Work item: Please restate the records below verbatim, omitting every image they hold.

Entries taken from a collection
• • • •
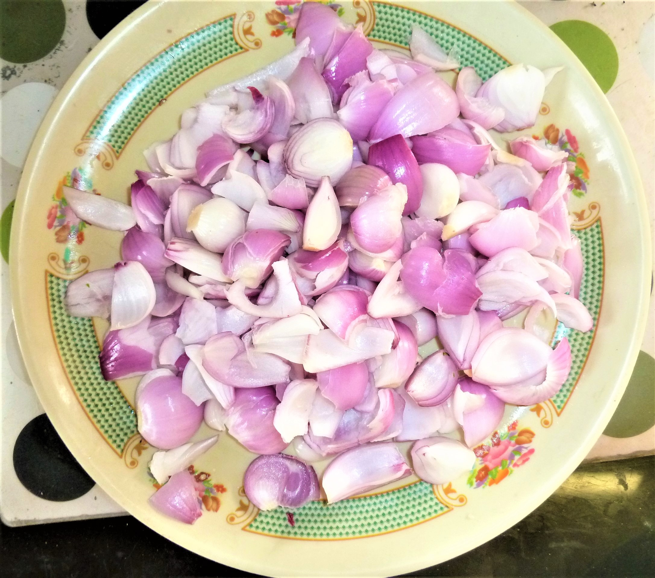 ఉల్లిపాయ ముక్కలు
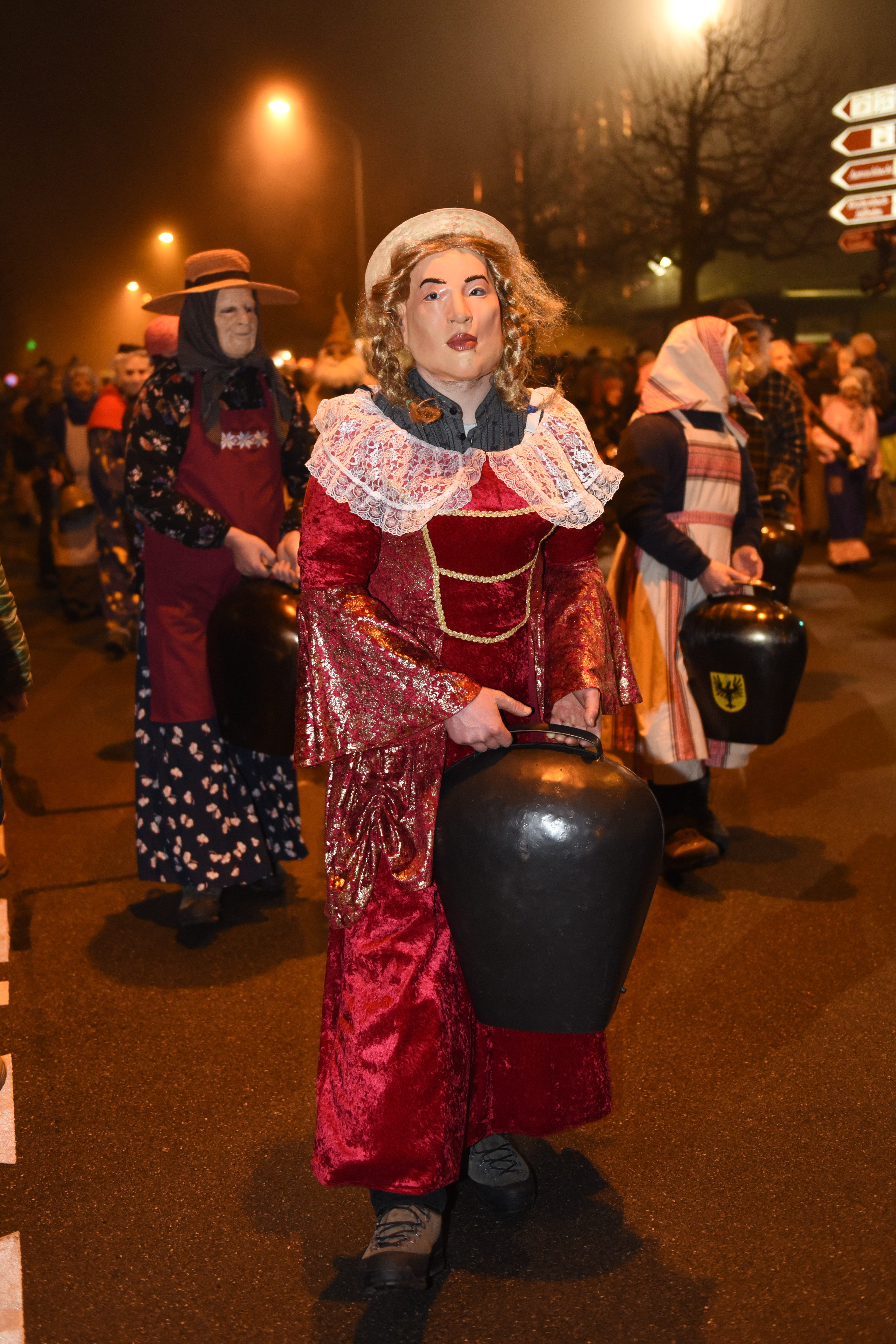 Foto by Theo van Dommelen
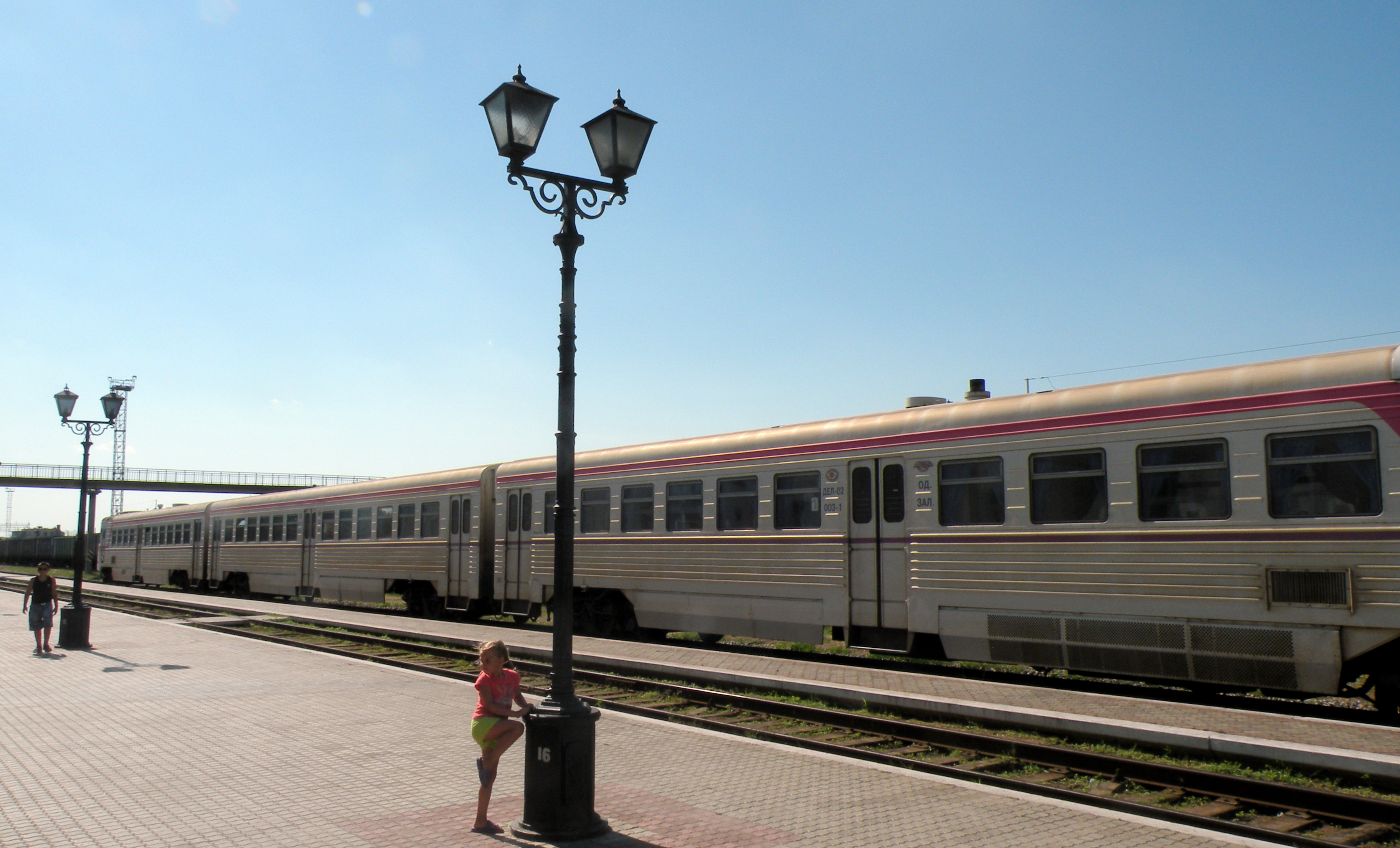 Дизель-поезд ДЭЛ-02 на вокзале города Керчь
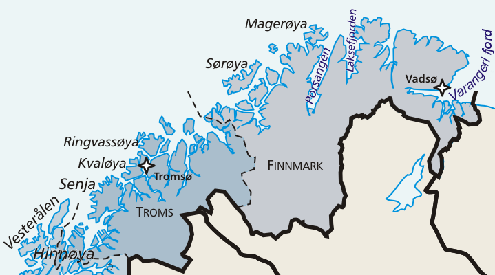 Norra põhjaosa kaart
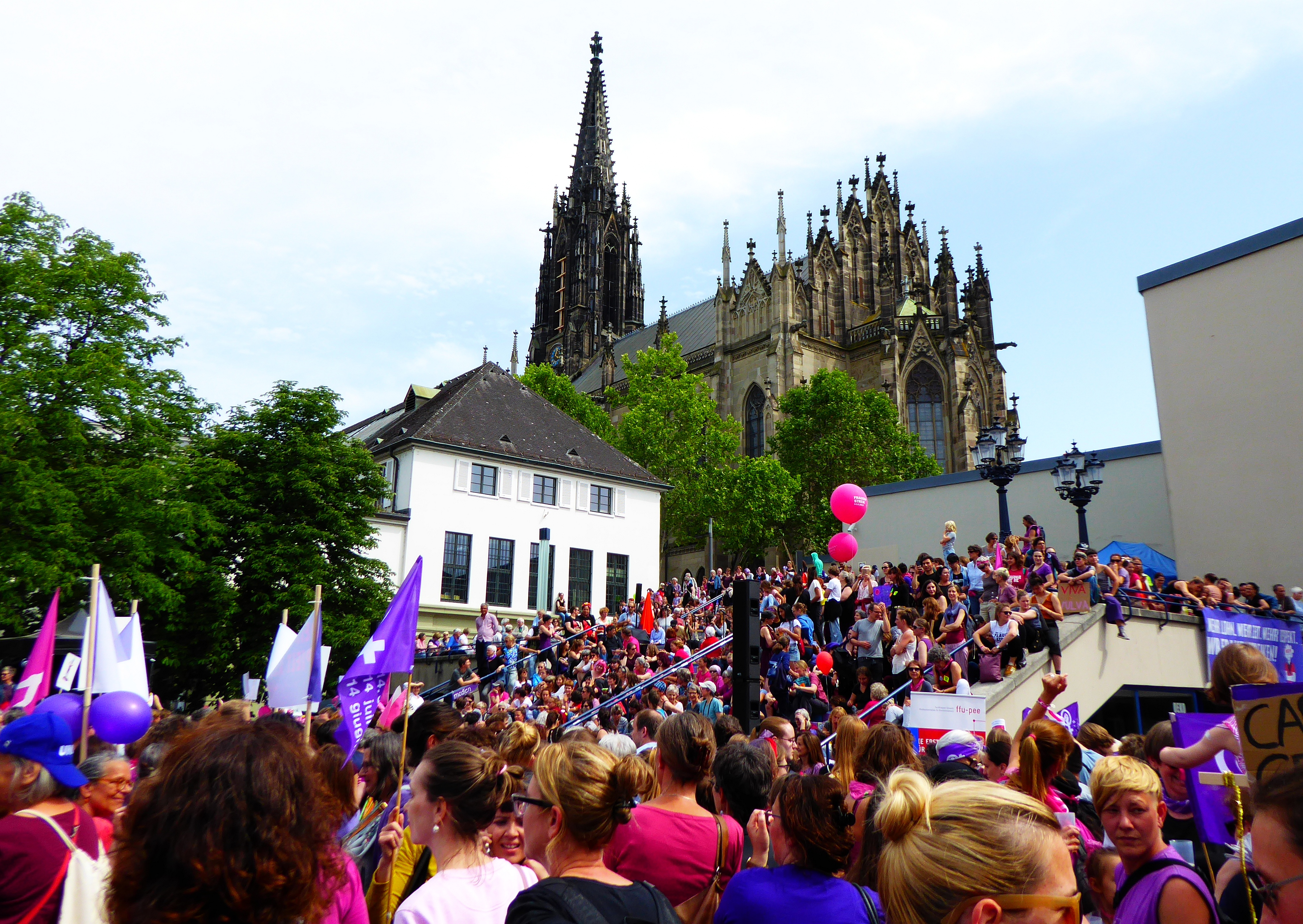 Frauenstreik Basel 2019
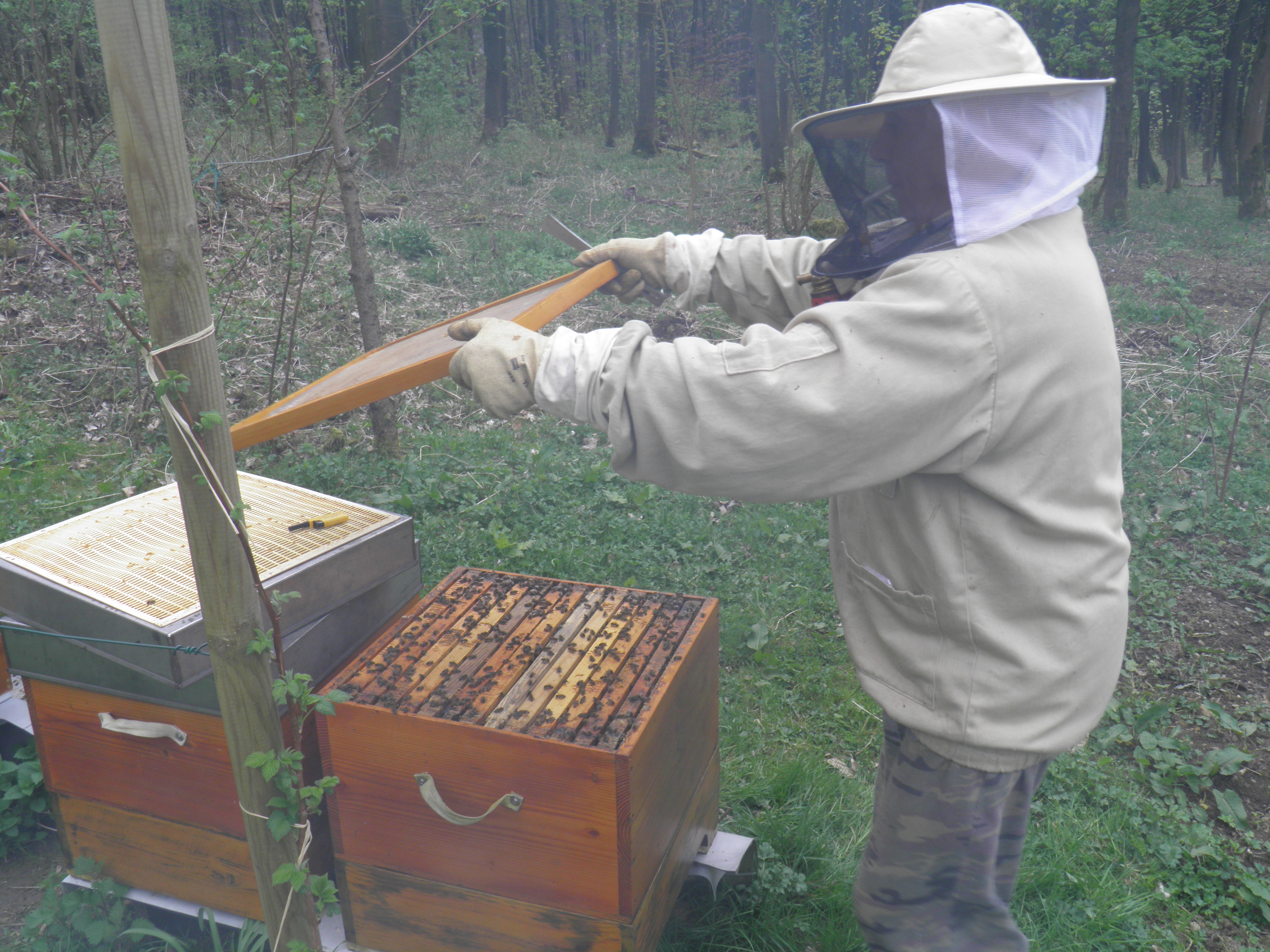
• • • •
Response to this task:
 ఉల్లిపాయ ముక్కలు
 Foto by Theo van Dommelen
 Дизель-поезд ДЭЛ-02 на вокзале города Керчь
 Norra põhjaosa kaart
 Frauenstreik Basel 2019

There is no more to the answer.